Thinking about all of this again still makes me sigh with an aching heart.  Ahhh, this is what mourning feels like.  I wanted for that moment to crawl into her arms and just be held by her.  I wanted to breathe at the same time as she did. I never wanted that before.

I have finally begun to mourn the loss of my birthmother.  And as I have learned to sit in that uncomfortable achiness, it lessens each time and I am able to more quickly transition to the moments we now share.  And while I try to call regularly, I feel like I am playing catch up to be the daughter I was not able to be for her.  She pervades my thoughts at random times, and it is with a mix of sadness, wistfulness and joy that I know she is still here.

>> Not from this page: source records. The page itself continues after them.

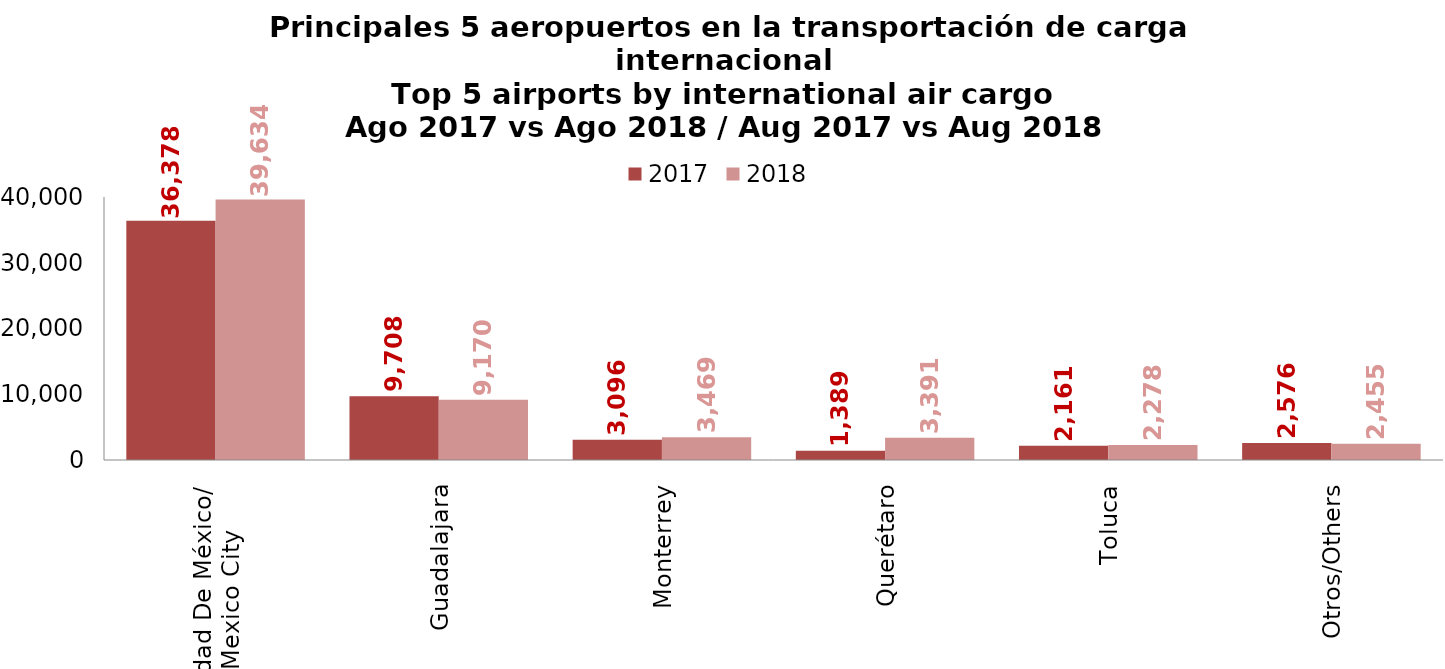
| Category | 2017 | 2018 |
|---|---|---|
| Ciudad De México/
Mexico City | 36377.96 | 39634.35 |
| Guadalajara | 9708.073 | 9170.488 |
| Monterrey | 3095.629 | 3469.446 |
| Querétaro | 1389.311 | 3391.086 |
| Toluca | 2160.959 | 2277.742 |
| Otros/Others | 2575.834 | 2454.918 |
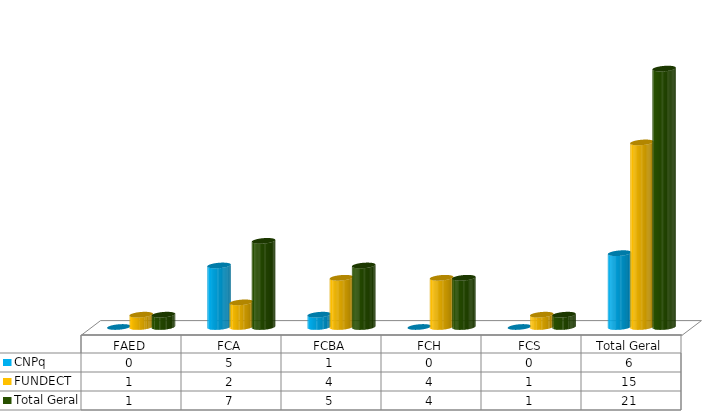
| Category | CNPq | FUNDECT | Total Geral |
|---|---|---|---|
| FAED | 0 | 1 | 1 |
| FCA | 5 | 2 | 7 |
| FCBA | 1 | 4 | 5 |
| FCH | 0 | 4 | 4 |
| FCS | 0 | 1 | 1 |
| Total Geral | 6 | 15 | 21 |
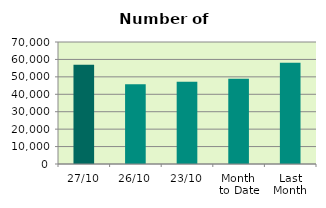
| Category | Series 0 |
|---|---|
| 27/10 | 56938 |
| 26/10 | 45694 |
| 23/10 | 47130 |
| Month 
to Date | 48858.316 |
| Last
Month | 58072.091 |

Lest you think that the rose colored glasses have yet to come off, here is the reality of the situation.  Korean language in tact and still I will never have a mother-daughter relationship with my birthmother.  The standard I have dreamt of for all these years will pale with anything I have now.  She is still not a completely real person to me.  She has captured my attention and has helped ME become a real person, one who is born just like everyone else.  Despite all the questions she has answered, there will always be more where they came from. Not having a shared history leaves me still wondering – her favorite color, song, book, prayer.  I wonder what makes her laugh, who is her best friend, what’s her politics, what’s her passion and what did she wish she’d become when she grew up.  I wonder too what kind of mother she is to her son and could have been for me.  I realize too that in the mere wondering of these things, there is forever a gap of culture that makes many of these questions unanswerable.  She is Korean, I am just a little bit.  What I have learned is that she is a kind person, a person of devout Catholic faith, hardworking, complains hardly at all and speaks frankly and honestly.  She is tenacious and keeps things close to her vest.  She plays things over and over in her head and wonders them aloud.  She has never asked for anything.  She has clearly stated that she has no intention of asking me for anything.  She has no desire to meet my American parents nor learn about my childhood, never asked to see a single photo of when I was young.  While it makes her extremely sad to have missed those years, she seems to enjoy me as I am now.  There seem to be no strings with this relationship.  I feel for both of us that meeting each other has just made our lives sweeter.

I know I have gained more than she has. I think that the reason I am ok with the way things stand right now is because it reflects very much the way I am.  I realize the qualities I have most recognized of my birthmother are the qualities I most recognize about myself. Now the quest is to figure out what part of me is her and how being adopted has influenced my sense of self.